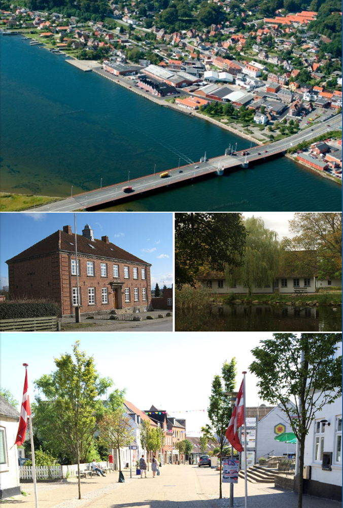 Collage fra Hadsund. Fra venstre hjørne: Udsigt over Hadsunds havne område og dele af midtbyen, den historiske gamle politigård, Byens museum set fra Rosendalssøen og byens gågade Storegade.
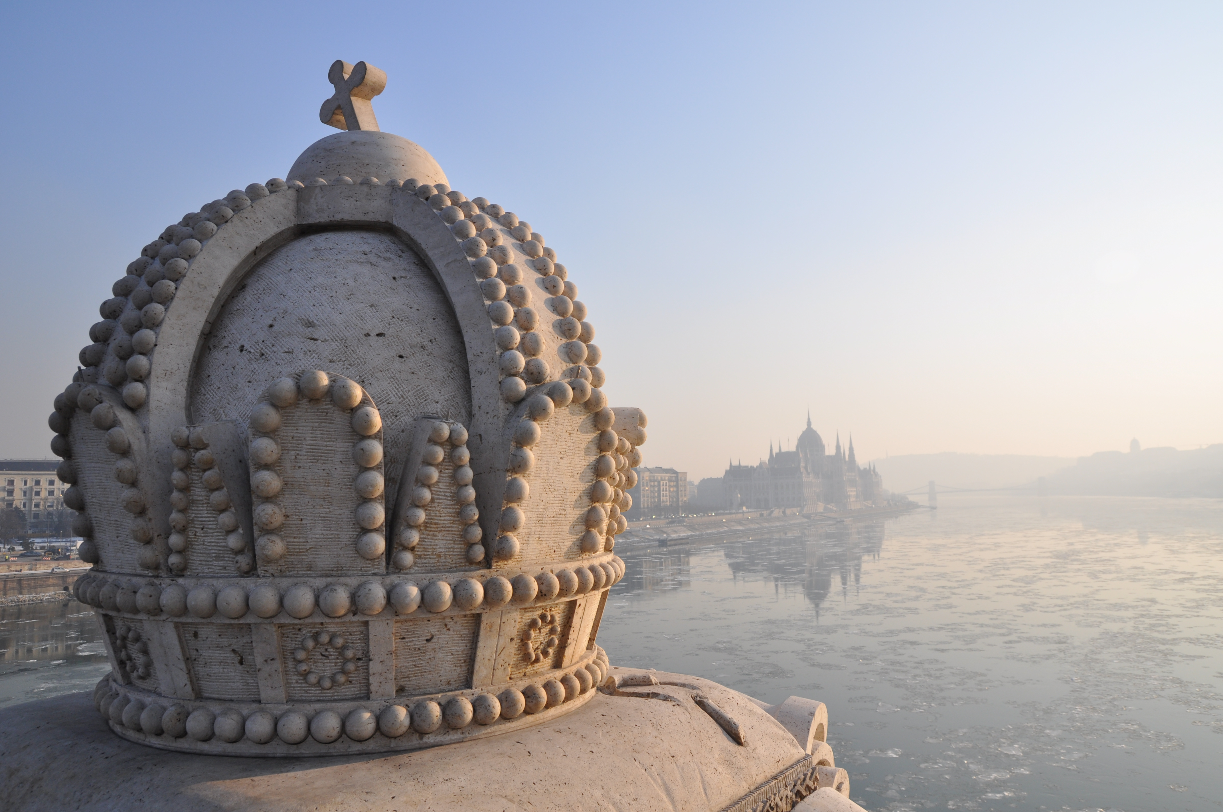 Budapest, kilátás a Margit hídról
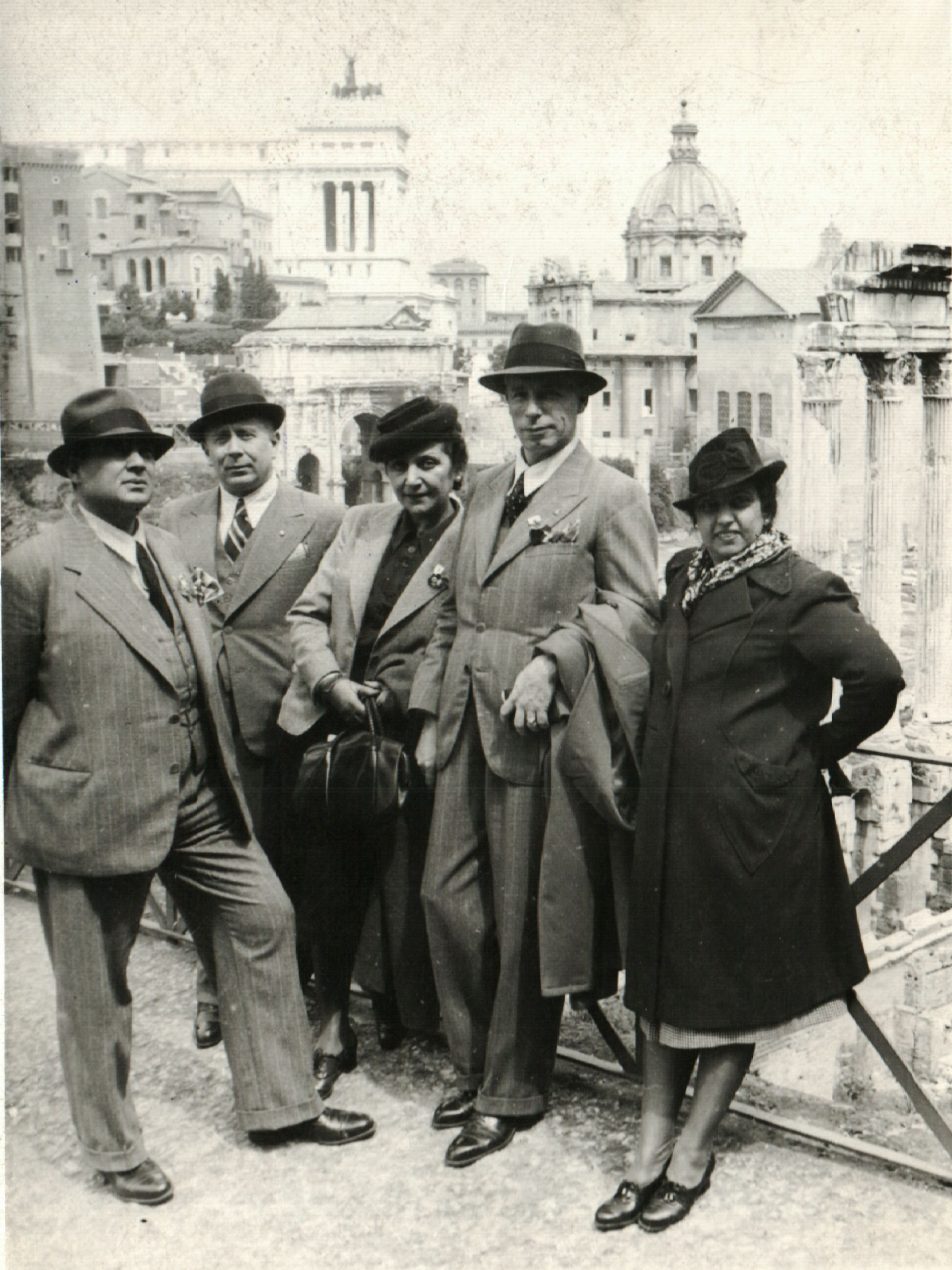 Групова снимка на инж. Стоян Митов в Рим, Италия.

■ ■ ■

> [Problem statement]: Please retype the material above exactly, and omit its images.

> [Exercise response]:
 Collage fra Hadsund. Fra venstre hjørne: Udsigt over Hadsunds havne område og dele af midtbyen, den historiske gamle politigård, Byens museum set fra Rosendalssøen og byens gågade Storegade.
 Budapest, kilátás a Margit hídról
 Групова снимка на инж. Стоян Митов в Рим, Италия.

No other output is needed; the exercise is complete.